Most algorithms to detect hate speech are built within closed doors within social media platforms, with no clarity on definitions, rules, edge cases, and evidence for if the AI built is working well enough.
In 2020, Factmata built a suite of algorithms to detect hate speech, sexism, racism, toxicity, obscenity, propaganda and threatening language. We then built a dashboard to do a daily scan of Twitter and see if we could find anything that was not being removed on time.
In this talk we will go through what we found, get feedback from workshop participants around where the algorithm goes well and doesn't go well.
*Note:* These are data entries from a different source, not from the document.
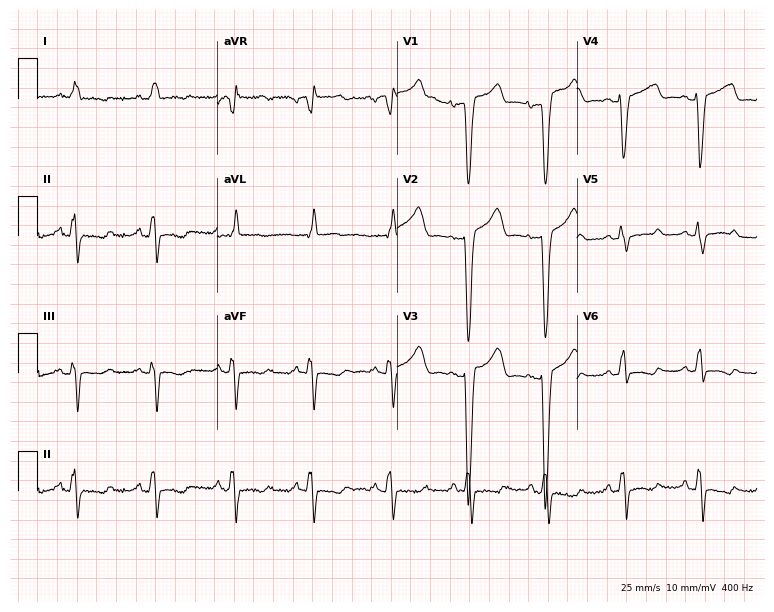
12-lead ECG from a female patient, 52 years old (7.3-second recording at 400 Hz). No first-degree AV block, right bundle branch block, left bundle branch block, sinus bradycardia, atrial fibrillation or sinus tachycardia recorded for this tracing. Other findings, if any, are not listed.
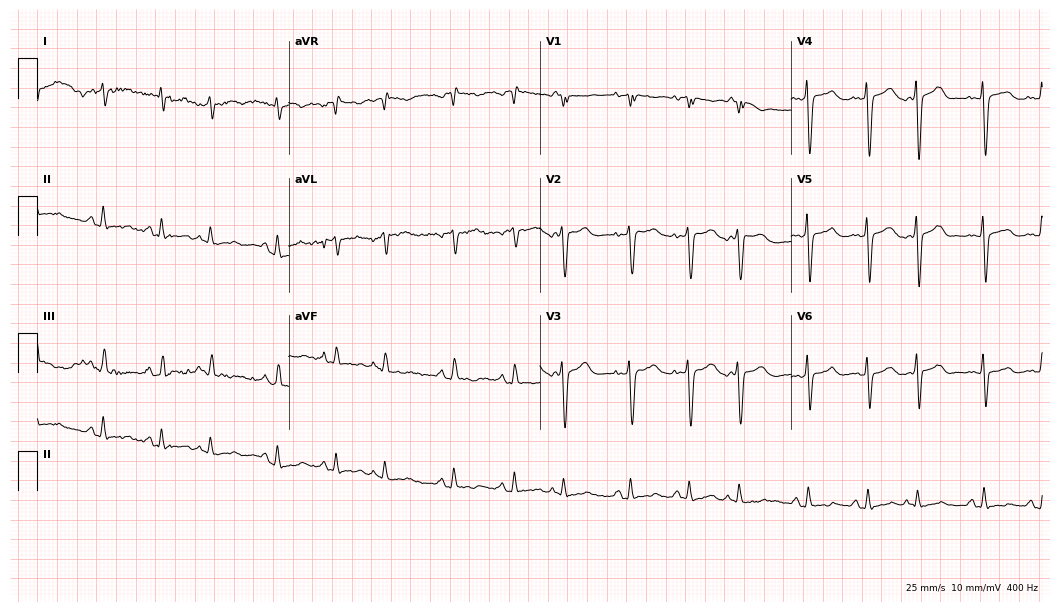
Resting 12-lead electrocardiogram. Patient: an 84-year-old female. None of these six findings is recorded: first-degree AV block, right bundle branch block (RBBB), left bundle branch block (LBBB), sinus bradycardia, atrial fibrillation (AF), sinus tachycardia. Only these six findings were labelled.
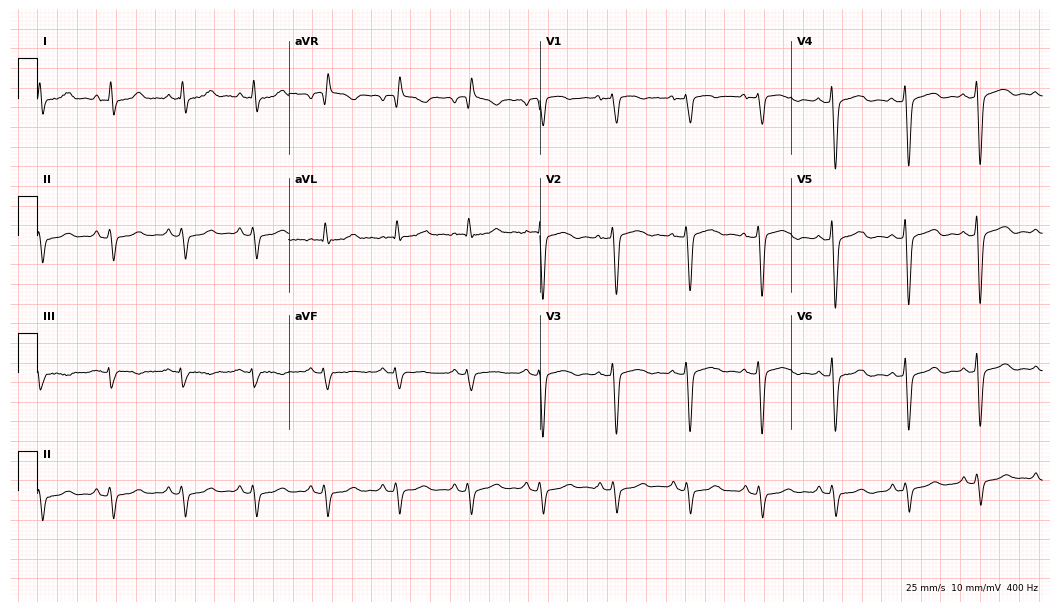
ECG — a female patient, 59 years old. Screened for six findings — first-degree AV block, right bundle branch block, left bundle branch block, sinus bradycardia, atrial fibrillation, sinus tachycardia — none is recorded.
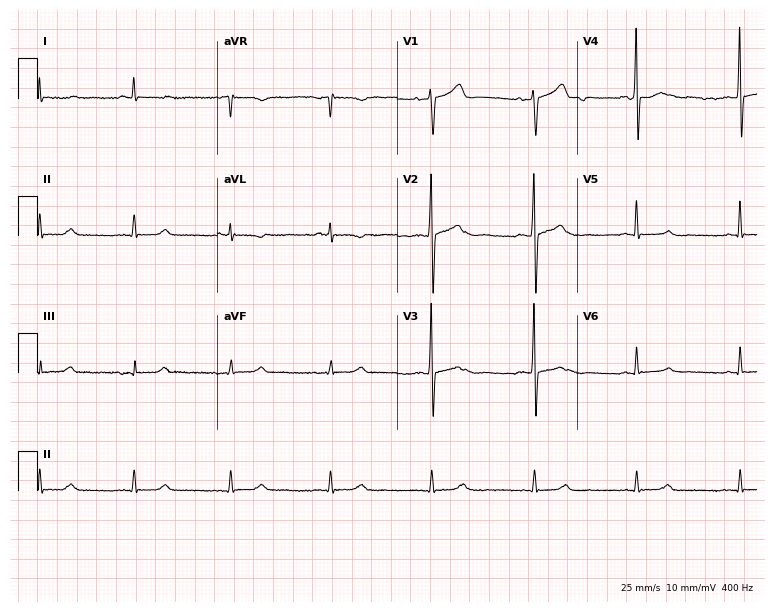
12-lead ECG (7.3-second recording at 400 Hz) from a male patient, 58 years old. Labelled as a normal ECG.
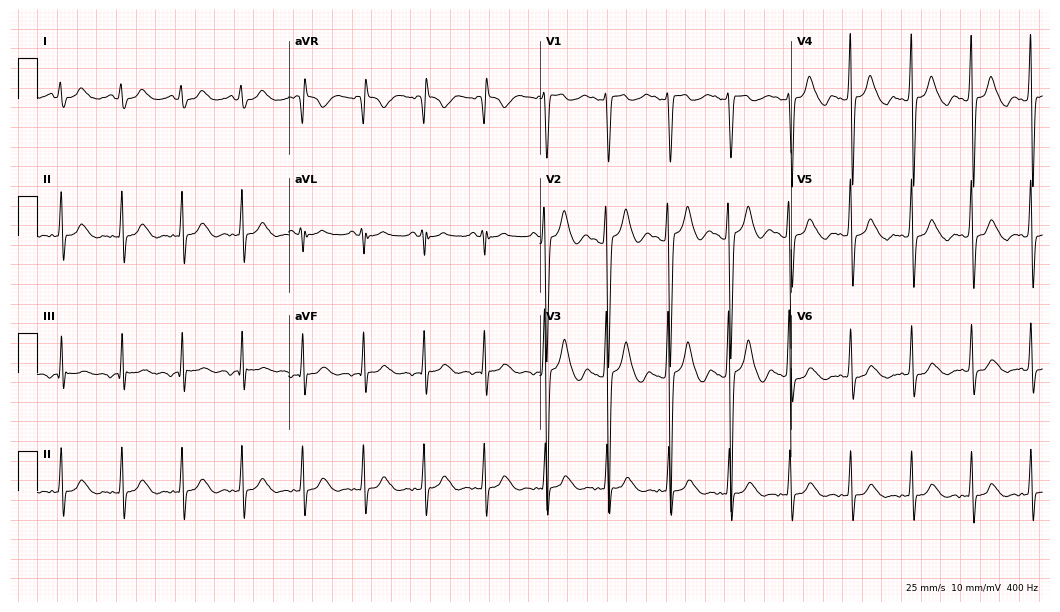
12-lead ECG from a 30-year-old female (10.2-second recording at 400 Hz). No first-degree AV block, right bundle branch block, left bundle branch block, sinus bradycardia, atrial fibrillation or sinus tachycardia recorded for this tracing. Other findings, if any, are not listed.
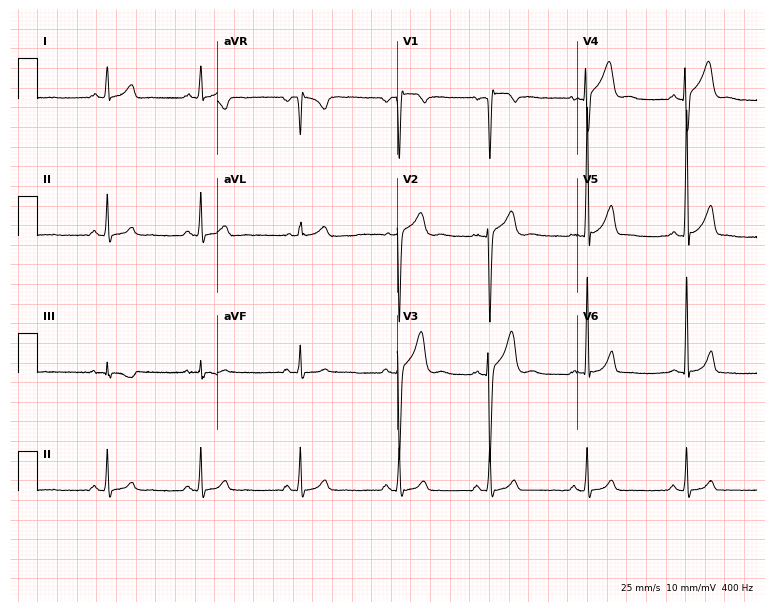
ECG (7.3-second recording at 400 Hz) — a male patient, 21 years old. Labelled as a normal ECG.
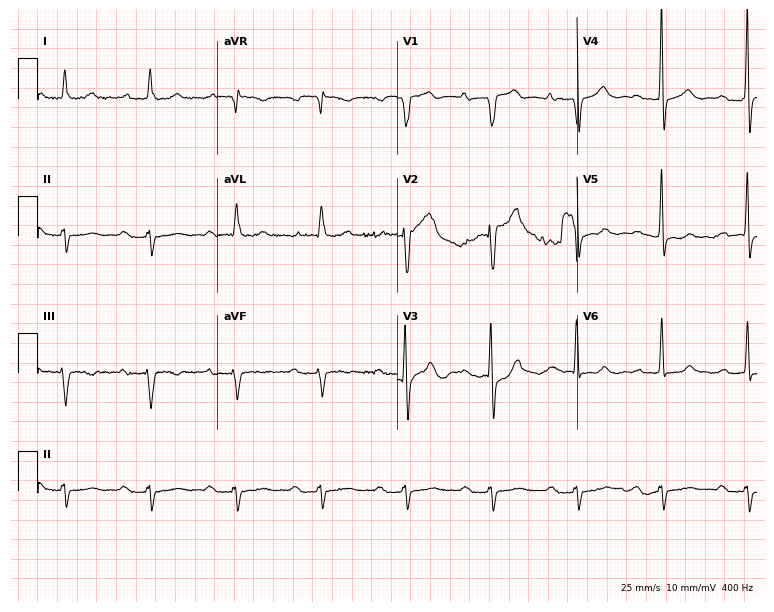
Resting 12-lead electrocardiogram. Patient: a male, 84 years old. None of these six findings is recorded: first-degree AV block, right bundle branch block, left bundle branch block, sinus bradycardia, atrial fibrillation, sinus tachycardia. Other findings, if any, are not listed.
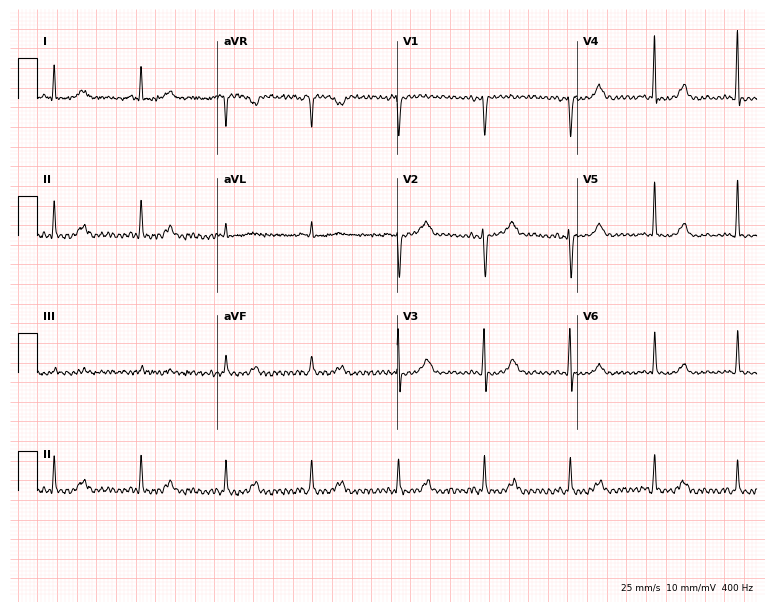
Electrocardiogram, a female, 66 years old. Of the six screened findings (first-degree AV block, right bundle branch block (RBBB), left bundle branch block (LBBB), sinus bradycardia, atrial fibrillation (AF), sinus tachycardia), none is recorded. Findings outside these six are not listed.
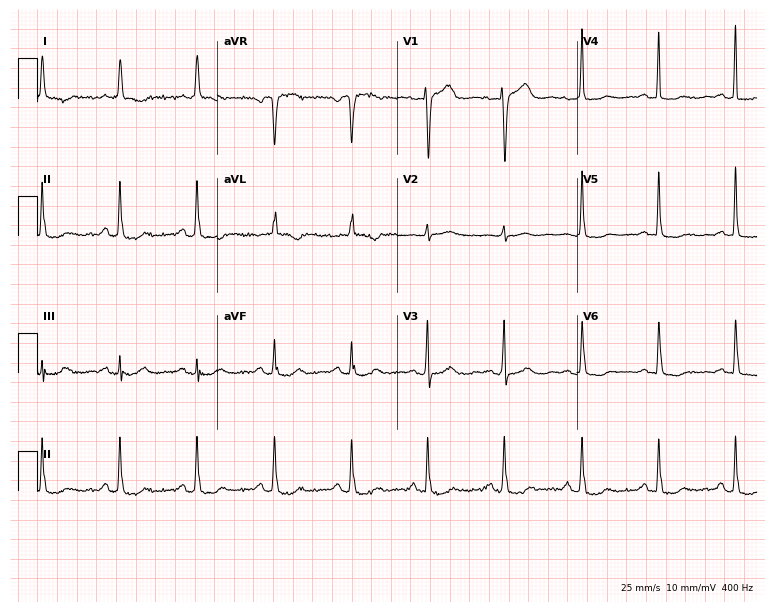
12-lead ECG from a 75-year-old woman (7.3-second recording at 400 Hz). No first-degree AV block, right bundle branch block, left bundle branch block, sinus bradycardia, atrial fibrillation or sinus tachycardia recorded for this tracing.
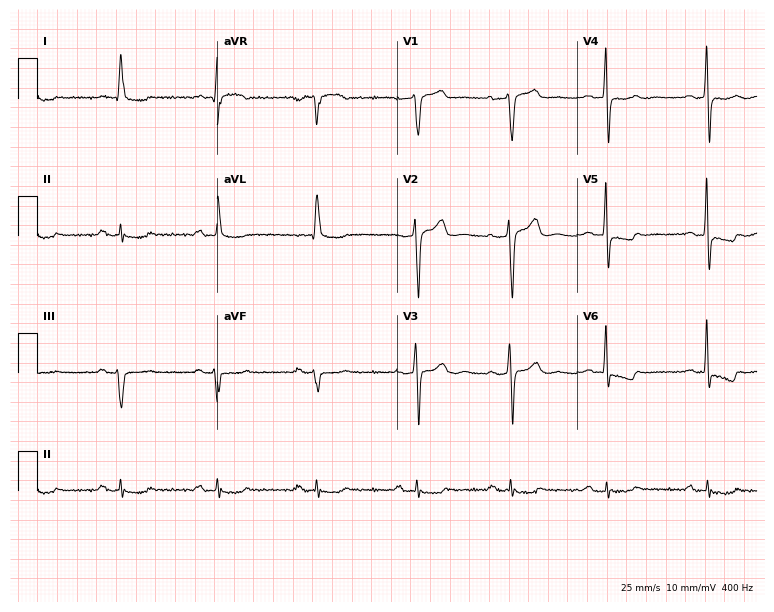
12-lead ECG from an 84-year-old man (7.3-second recording at 400 Hz). No first-degree AV block, right bundle branch block (RBBB), left bundle branch block (LBBB), sinus bradycardia, atrial fibrillation (AF) or sinus tachycardia recorded for this tracing. Only these six findings were labelled.
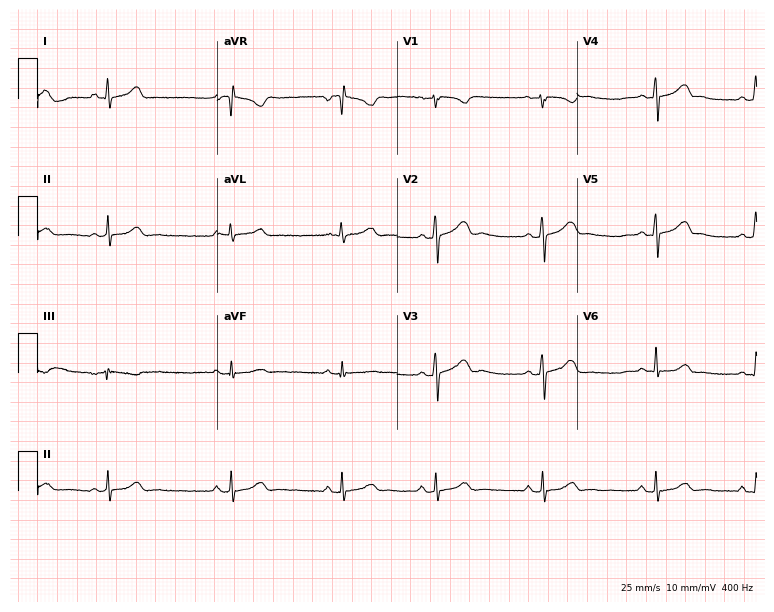
Standard 12-lead ECG recorded from a female patient, 18 years old. None of these six findings is recorded: first-degree AV block, right bundle branch block (RBBB), left bundle branch block (LBBB), sinus bradycardia, atrial fibrillation (AF), sinus tachycardia.
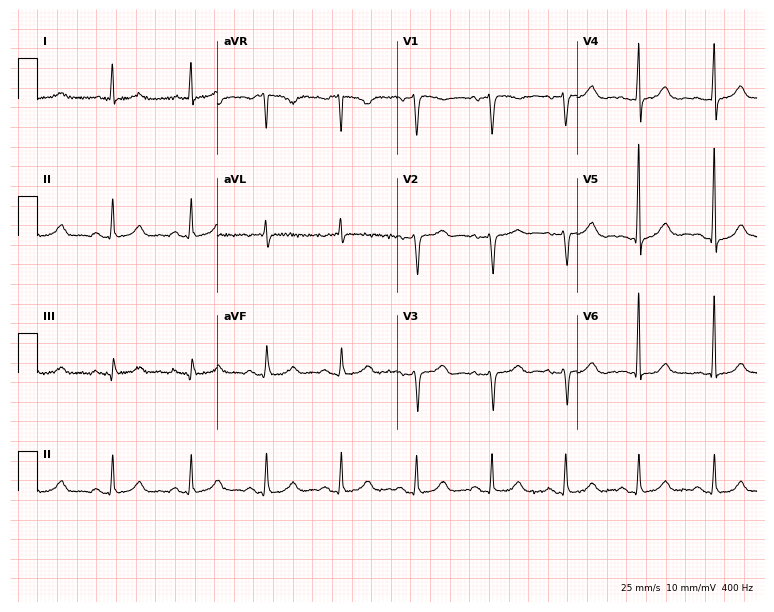
Resting 12-lead electrocardiogram (7.3-second recording at 400 Hz). Patient: a woman, 74 years old. None of these six findings is recorded: first-degree AV block, right bundle branch block, left bundle branch block, sinus bradycardia, atrial fibrillation, sinus tachycardia.
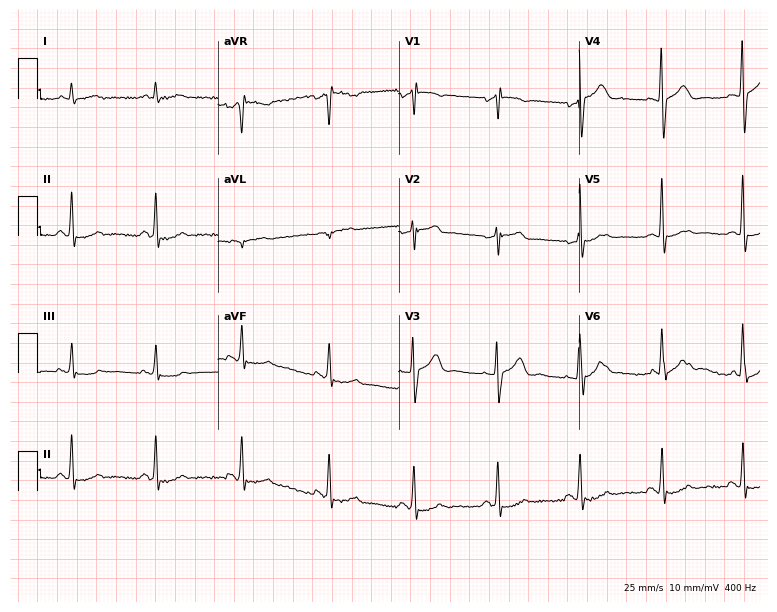
12-lead ECG from a 53-year-old male. Labelled as a normal ECG.
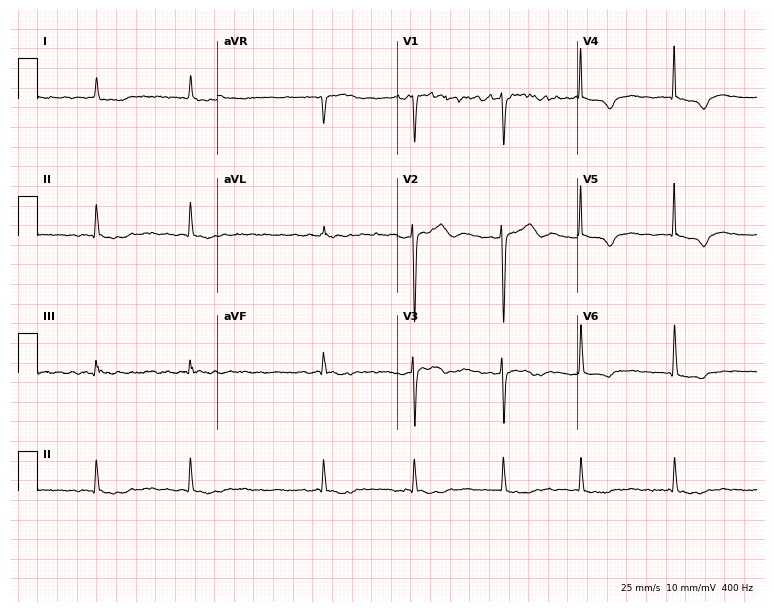
12-lead ECG (7.3-second recording at 400 Hz) from an 83-year-old woman. Findings include atrial fibrillation (AF).
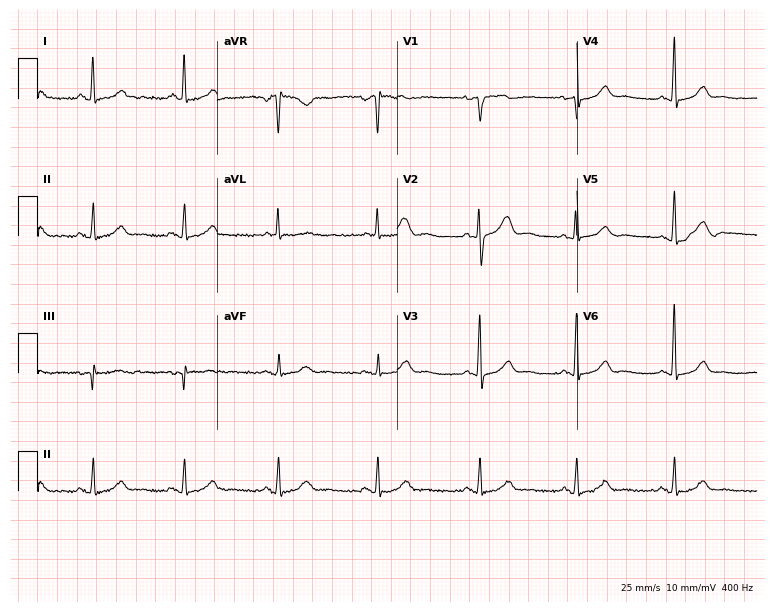
Electrocardiogram, a female, 63 years old. Of the six screened findings (first-degree AV block, right bundle branch block, left bundle branch block, sinus bradycardia, atrial fibrillation, sinus tachycardia), none is recorded. Findings outside these six are not listed.
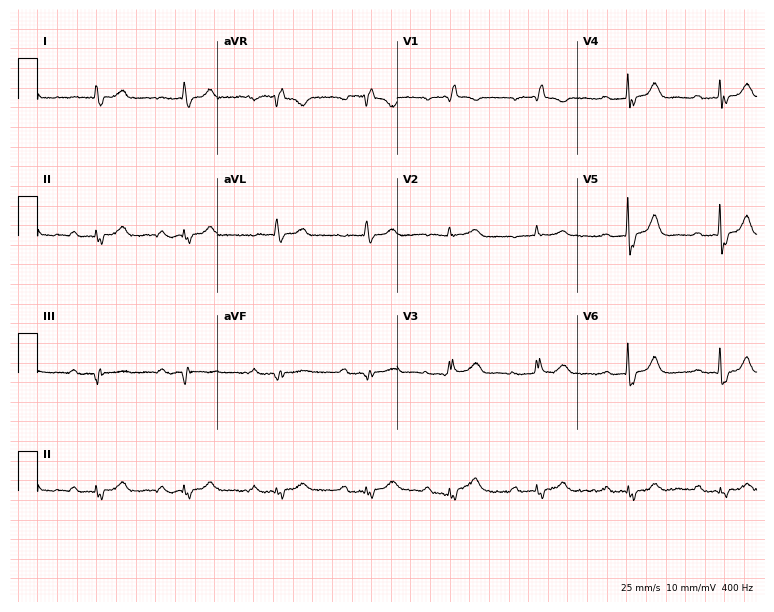
Electrocardiogram, an 80-year-old female. Of the six screened findings (first-degree AV block, right bundle branch block, left bundle branch block, sinus bradycardia, atrial fibrillation, sinus tachycardia), none is recorded. Other findings, if any, are not listed.
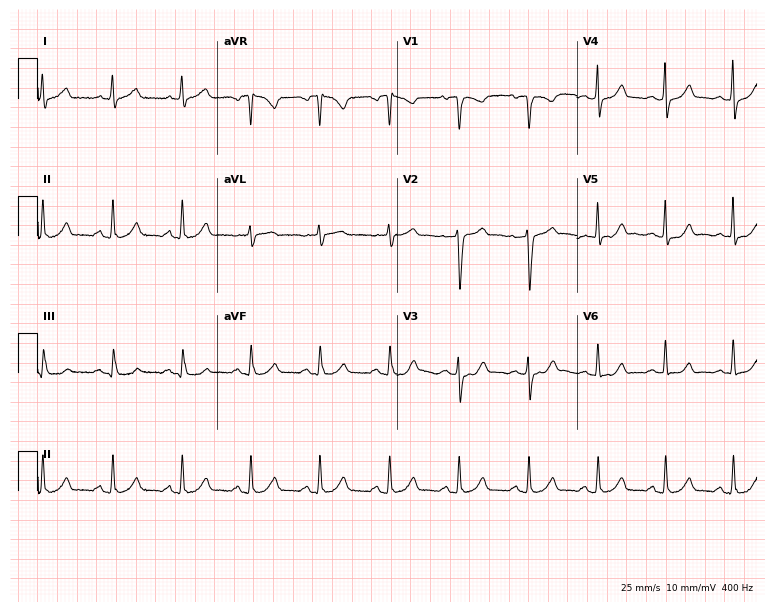
Resting 12-lead electrocardiogram (7.3-second recording at 400 Hz). Patient: a woman, 49 years old. Read as a normal ECG.

We will spend some time discussing how we can build unifying, transparent definitions of harmful speech in a scalable manner, and involve third party startups, social groups and non-profits into the debate, not just big tech.
Further discussion:
- How to build unified definitions of hate speech and propaganda in the open
- Risks of openness in this space
- What platforms can do to be more open about their definitions
- How startups, non-profits and third parties should be involved, not just big tech, in hate speech/propaganda
- How regulation should work in this space from an openness/transparency space without "feeding the trolls" or allowing gaming of the system
We will only start the session if 5+ participants attend.
What is the goal and/or outcome of your session?:Our goal will be examine where machine learning products like Bleepr, which flag hate speech and racism on Twitter and other platforms in the future, succeed and fail. We will deep dive into a collective experience on how we can improve the project in the future.
Founder of Factmata, detecting fake news and misinformation online.